3. Out of sample/test data fit is less indicative in this matter because of the overwhelmingly greater proportion of people who failed to make it to the Hall of Fame
4. Not all statistics have been adequately recorded, and the ways that awards were given out differed greatly over the years.
5. The players themselves changed characteristics over the years; an interesting analysis would be to look at the seasonal averages over time of different baseball traits.
6. Players were not grouped by position, or by category outside of batter/pitcher (ex: starter/reliever). This finite segmentation could lead to more effective models due to the differences that would ensue among groups in the data. Potentially clustering could have been done before that.

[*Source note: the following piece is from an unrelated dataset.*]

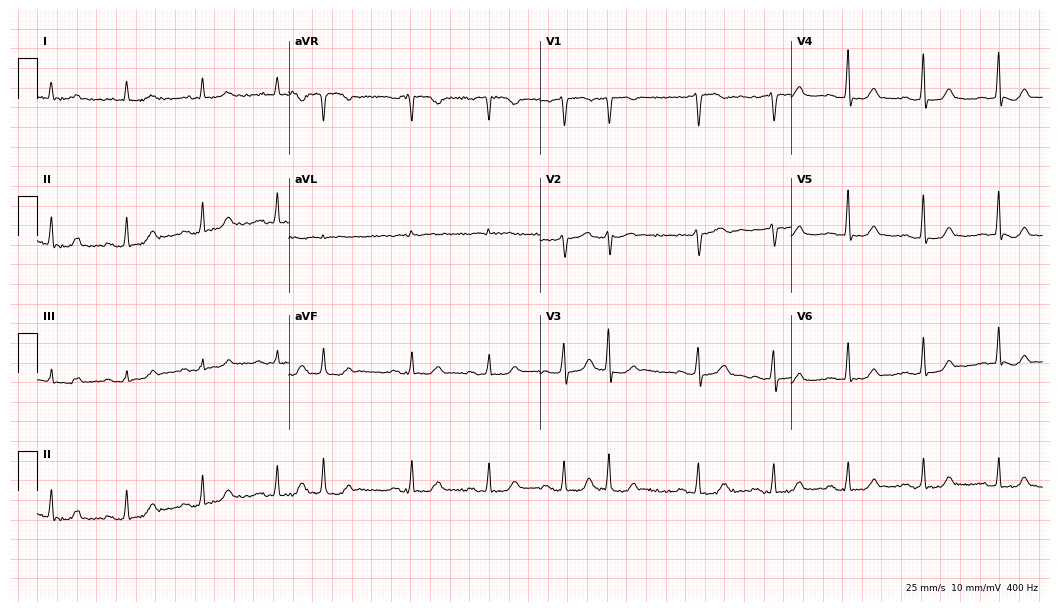
Standard 12-lead ECG recorded from a 66-year-old female patient (10.2-second recording at 400 Hz). None of these six findings is recorded: first-degree AV block, right bundle branch block (RBBB), left bundle branch block (LBBB), sinus bradycardia, atrial fibrillation (AF), sinus tachycardia.

7. Reputation was not taken into effect in any of these cases; steroids are a key issue that have hurt many players' candidacies, but we did not have data for it.
8. Data is only up to the 2015 season, meaning my own intuition is limited to before then. Moreover, any recent stars such as Clayton Kershaw and Max Scherzer aren't included in predicting Hall of Famers because they just recently made their debuts back in that time.
9. There was very little pitcher data to validate the model on. Hold-outs could have been used alternatively; instead of Trevor Hoffman being the only out-of-sample example.
10. Classification of the model varied significantly with the model used - even slight changes in the model such as level of a decision tree would drastically impact the predictions.

## Reflections
Working with baseball data was fun and rewarding, between creating features such as our aggregate measures, reducing dimensionality and scaling of the data, and then this final analysis part with predicting future players. As this stands, the hitter model is incomplete even if the pitcher one is. The difficulties seen in this dataset are relatively expected, however - baseball is known for being a highly quantified sport, especially with the recent success of sabermetric-based teams like the Astros (and Billy Beane's Moneyball, the original spark of interest for baseball statistics to me), and more data will increase complexity.

Thank you to Kaggle, Sean Lahman and his dataset for providing this wealth of information. Future analysis could be to extend the prediction period, scale performance by season to avoid penalizing players with fewer seasons of experience (especially in forward-looking predictions), finite classes within the pitcher/batter categories, and reduction of the training timeframe to have a more modern BBWAA's voting used.